Squeezing my lips together, I made my way towards Aaron, but he was so engrossed in his work and my nerves were so out of control that I just sped straight past without stopping. Stepping clumsily over his bag, my thigh almost brushed his arm and I could hear Aaron’s eyes pop out of his head with a cartoon booooiiiiiing. I practically ran to the front desk and lifted up the Returns box for something to do, my hands trembling against the cardboard.
I tipped it too roughly. Books clattered onto the desk
‘Bird Girl,’ someone whispered, and I turned to see Aaron, a few centimetres from my face. He grinned as I blushed.
‘Those books won’t return themselves to the shelf,’ Mrs Simpson said, looking down her long nose. Picking up two random books from the pile, I tugged Aaron’s sleeve to tell him to follow.
Bleak House by Charles Dickens.
Literature on the first floor.
I don’t know if it was the spiral staircase or the sound of Aaron’s feet right behind me that made me dizzy. At the top, I disappeared between two narrow bookshelves. We were completely alone. My blush wrapped itself round my whole body and burned.
‘You didn’t call,’ he said.
‘No,’ I whispered. ‘My sister broke her wrist so I’ve been a bit distracted.’
‘I forgive you,’ Aaron replied, glancing at A Christmas Carol on the shelf. ‘I’m going to see that in a few weeks. A musical version of Scrooge with my mum. She loves it. Dragging us all to the theatre. Max isn’t happy about it.’
‘I love Christmas,’ I said quickly, keen to move the conversation away from his brother. ‘Turkey and presents and all the build up and stuff.’
‘What was your best one?’ Aaron asked, putting his elbow on the shelf.
‘Easy. One in France. I was about seven and I made this snowman out of—’
‘Snow?’ Aaron finished.
I pushed Bleak House into a gap. ‘Well, obviously. But also a croissant.’
‘Did you just say croissant?’
‘Well, I didn’t have a banana or anything else for its mouth so I had to make do with what I could find. I’m very resourceful,’ I told him.
‘What did you call the snowman?’ Aaron asked. ‘Pierre?’
‘He looked like a Fred!’
‘How do Freds look?’
‘Jolly,’ I said after a pause. ‘And old. We stuck a flat cap on the snowman’s head and put a pipe in the croissant. A pretend one, anyway. Made out of a stick . . . What?’ I asked, because Aaron was staring at me with twinkling eyes.
‘Nothing,’ he said, in a way that told me it was something, and something good.
He moved his finger up and down the spines and my own back tingled.
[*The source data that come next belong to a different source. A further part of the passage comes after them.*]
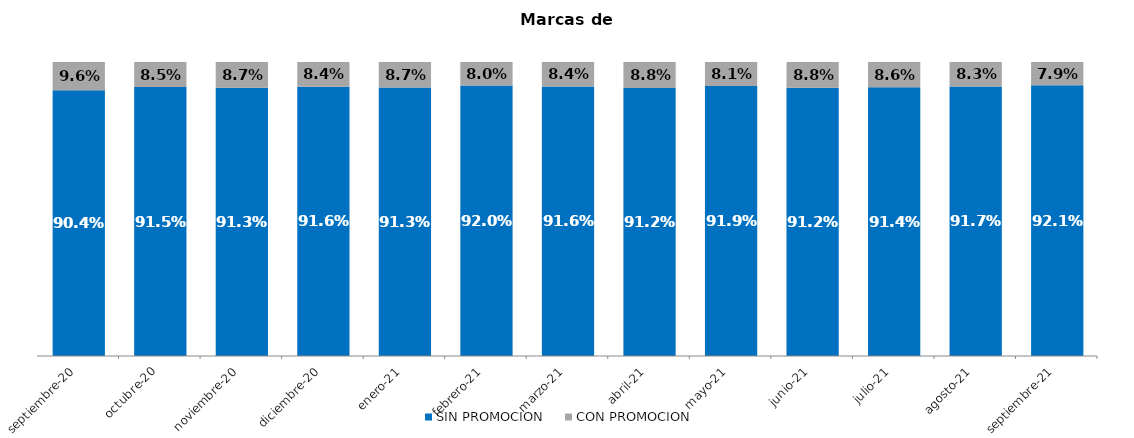
| Category | SIN PROMOCION   | CON PROMOCION   |
|---|---|---|
| 2020-09-01 | 0.904 | 0.096 |
| 2020-10-01 | 0.915 | 0.085 |
| 2020-11-01 | 0.913 | 0.087 |
| 2020-12-01 | 0.916 | 0.084 |
| 2021-01-01 | 0.913 | 0.087 |
| 2021-02-01 | 0.92 | 0.08 |
| 2021-03-01 | 0.916 | 0.084 |
| 2021-04-01 | 0.912 | 0.088 |
| 2021-05-01 | 0.919 | 0.081 |
| 2021-06-01 | 0.912 | 0.088 |
| 2021-07-01 | 0.914 | 0.086 |
| 2021-08-01 | 0.917 | 0.083 |
| 2021-09-01 | 0.921 | 0.079 |
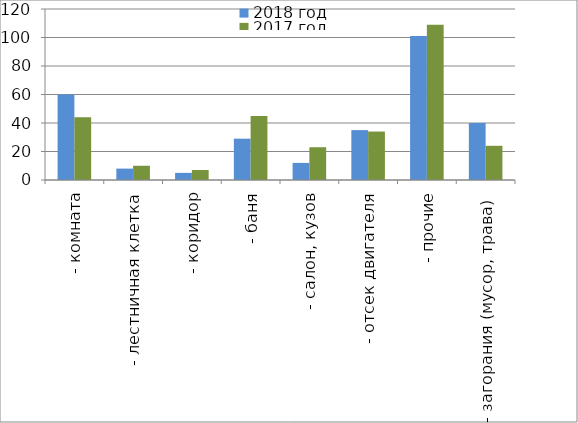
| Category | 2018 год | 2017 год |
|---|---|---|
|  - комната | 60 | 44 |
|  - лестничная клетка | 8 | 10 |
|  - коридор | 5 | 7 |
|  - баня | 29 | 45 |
|  - салон, кузов | 12 | 23 |
|  - отсек двигателя | 35 | 34 |
| - прочие | 101 | 109 |
| - загорания (мусор, трава)  | 40 | 24 |
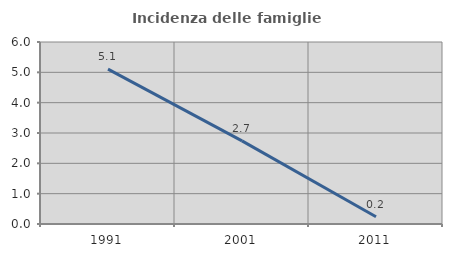
| Category | Incidenza delle famiglie numerose |
|---|---|
| 1991.0 | 5.105 |
| 2001.0 | 2.74 |
| 2011.0 | 0.24 |
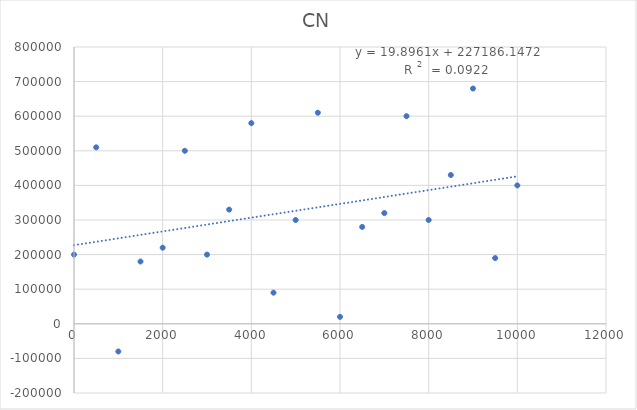
| Category | CN |
|---|---|
| 0.0 | 200000 |
| 500.0 | 510000 |
| 1000.0 | -80000 |
| 1500.0 | 180000 |
| 2000.0 | 220000 |
| 2500.0 | 500000 |
| 3000.0 | 200000 |
| 3500.0 | 330000 |
| 4000.0 | 580000 |
| 4500.0 | 90000 |
| 5000.0 | 300000 |
| 5500.0 | 610000 |
| 6000.0 | 20000 |
| 6500.0 | 280000 |
| 7000.0 | 320000 |
| 7500.0 | 600000 |
| 8000.0 | 300000 |
| 8500.0 | 430000 |
| 9000.0 | 680000 |
| 9500.0 | 190000 |
| 10000.0 | 400000 |

I inched forward and Aaron did too and Stuart there was only one book between us now but it just so happened to be the one on the Berlin Wall which I’m sure you know was impossible to climb over. Aaron smiled and I smiled and then our faces grew serious across the great expanse of that thirty-centimetre space. Blood pounding in my ears, I leaned closer and—
We spun round in unison to see an old lady in an anorak.
‘I’m looking for a book for my granddaughter who’s coming to stay. Could you recommend something?’ Grimacing in frustration, I charged down the spiral steps to the children’s section and handed her the first thing I could find, a picture book called Molly the Moo Cow. The old lady blinked. ‘My granddaughter’s sixteen. And a vegetarian.’
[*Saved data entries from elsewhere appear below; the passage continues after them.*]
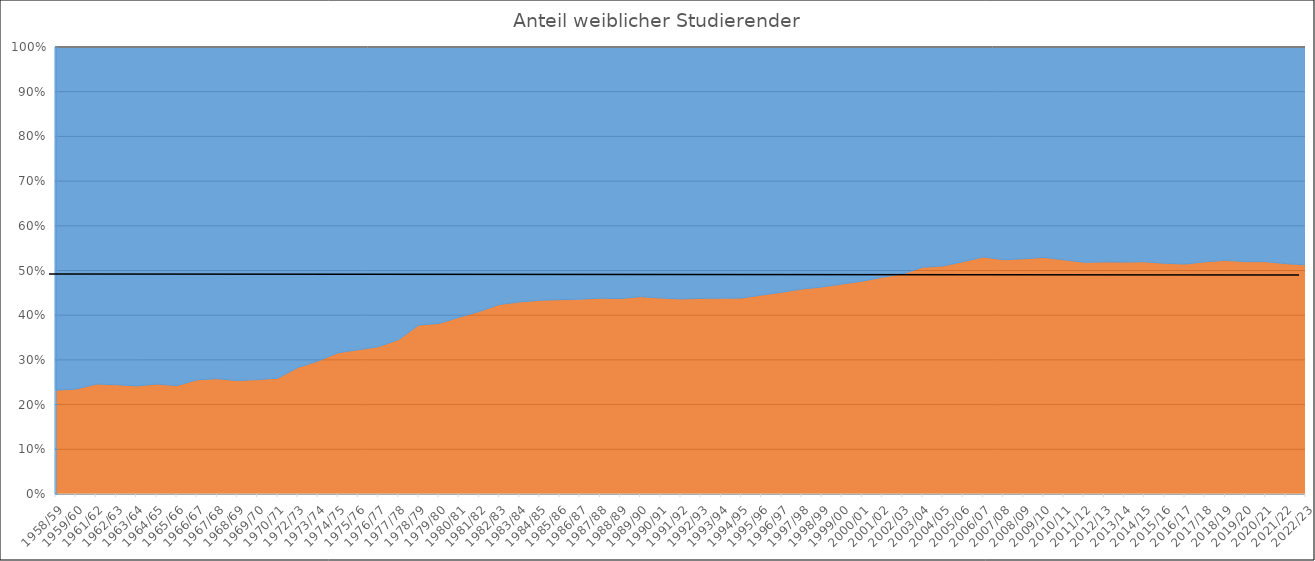
| Category | "weiblich" | "männlich" |
|---|---|---|
| 1958/59 | 629 | 2078 |
| 1959/60 | 785 | 2558 |
| 1961/62 | 1271 | 3897 |
| 1962/63 | 1407 | 4348 |
| 1963/64 | 1547 | 4850 |
| 1964/65 | 1593 | 4885 |
| 1965/66 | 1592 | 4974 |
| 1966/67 | 1817 | 5297 |
| 1967/68 | 1830 | 5264 |
| 1968/69 | 1950 | 5737 |
| 1969/70 | 2116 | 6152 |
| 1970/71 | 2285 | 6536 |
| 1972/73 | 2936 | 7441 |
| 1973/74 | 3170 | 7483 |
| 1974/75 | 3458 | 7485 |
| 1975/76 | 3722 | 7811 |
| 1976/77 | 4003 | 8142 |
| 1977/78 | 4269 | 8092 |
| 1978/79 | 5078 | 8351 |
| 1979/80 | 5095 | 8260 |
| 1980/81 | 5519 | 8441 |
| 1981/82 | 6038 | 8746 |
| 1982/83 | 6591 | 8956 |
| 1983/84 | 7045 | 9353 |
| 1984/85 | 7452 | 9742 |
| 1985/86 | 7581 | 9853 |
| 1986/87 | 7699 | 9963 |
| 1987/88 | 8005 | 10269 |
| 1988/89 | 8439 | 10863 |
| 1989/90 | 8640 | 10936 |
| 1990/91 | 8906 | 11406 |
| 1991/92 | 9094 | 11744 |
| 1992/93 | 9203 | 11825 |
| 1993/94 | 9205 | 11813 |
| 1994/95 | 8889 | 11394 |
| 1995/96 | 8915 | 11111 |
| 1996/97 | 8789 | 10690 |
| 1997/98 | 8631 | 10191 |
| 1998/99 | 8391 | 9722 |
| 1999/00 | 8223 | 9277 |
| 2000/01 | 8057 | 8865 |
| 2001/02 | 8184 | 8689 |
| 2002/03 | 8210 | 8467 |
| 2003/04 | 7842 | 7612 |
| 2004/05 | 7831 | 7521 |
| 2005/06 | 8074 | 7458 |
| 2006/07 | 8205 | 7273 |
| 2007/08 | 8081 | 7338 |
| 2008/09 | 8090 | 7283 |
| 2009/10 | 8678 | 7718 |
| 2010/11 | 9241 | 8398 |
| 2011/12 | 9475 | 8803 |
| 2012/13 | 9652 | 8940 |
| 2013/14 | 9516 | 8823 |
| 2014/15 | 9473 | 8762 |
| 2015/16 | 9249 | 8672 |
| 2016/17 | 8911 | 8406 |
| 2017/18 | 8793 | 8138 |
| 2018/19 | 8726 | 7969 |
| 2019/20 | 8753 | 8084 |
| 2020/21 | 8681 | 8020 |
| 2021/22 | 8596 | 8084 |
| 2022/23 | 8583 | 8166 |

By the time I’d found a suitable book, Mrs Simpson had appeared by the beanbags, dressed in a pale yellow cardigan with flowers for buttons.
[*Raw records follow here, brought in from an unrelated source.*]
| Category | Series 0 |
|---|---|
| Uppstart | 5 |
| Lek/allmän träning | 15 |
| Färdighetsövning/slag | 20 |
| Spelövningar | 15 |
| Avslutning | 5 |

‘There’s a lot of filing in the office, Zoe,’ she said, her neat bob like a helmet of hair round her pointy face.
‘But I need to return this,’ I said, waving the book on the Berlin Wall. ‘And Literature’s looking a bit messy.’ Mrs Simpson followed my gaze. Aaron was still in the D section, waiting for me to return.
‘I can do that,’ she sniffed. ‘You’re needed in the back.’
She stared at me until I moved. Faster even than the speed of light I sorted the papers into piles, standing over a table, scared Aaron was going to leave without saying goodbye. The seventh time I looked through the glass in the door, that’s precisely what had happened. His desk was empty. His bag had gone.
I sank onto a chair but just as my bum hit the seat there was a knock on the window and Stuart I would love to pretend Aaron’s hair was sticking up and there was a leaf dangling from his fringe to make it sound as if he’d climbed through hedges and all that to get to me. But that would be a lie because he was just standing on an ordinary pavement as cars roared behind him, and there was nothing special about it whatsoever except my heart didn’t seem to realise. It soared out of my chest and into the sky, a flash of scarlet in all the blue.
Aaron waved and I waved. He put his hand on the glass and I put mine on the glass and he did this I’m-taking-the-mick face, making his eyes big and fluttering like we were having a special moment. And the funny thing was, we actually were, and we both knew it, which is why our cheeks burned the exact same colour of brightest red.
1 Fiction Road
It’s the first hour of Christmas Day and so cold I can see my breath and I’m very glad of the hat and the scarf and Dad’s jacket. I won’t stay long because my fingers are already numb and no doubt Dot will be up at the crack of dawn to see if Santa’s been, but I wanted you to know I’m thinking of you, hoping you’re sleeping soundly in your cell like baby Jesus except with a scar and a shaved head and no visitors bringing you gold, frankincense or myrrh. Don’t worry, you’re not missing out on much because I found out in R.E. that myrrh is a sort of sticky tree resin, and if you ask me Wise Man Number Three was a bit mean to give oak-goo to the Saviour of the World. He would have been better off riding across the desert on his camel with something more traditional e.g. chocolates in the shape of reindeer, which by the way you’ll find in the bottom of your envelope.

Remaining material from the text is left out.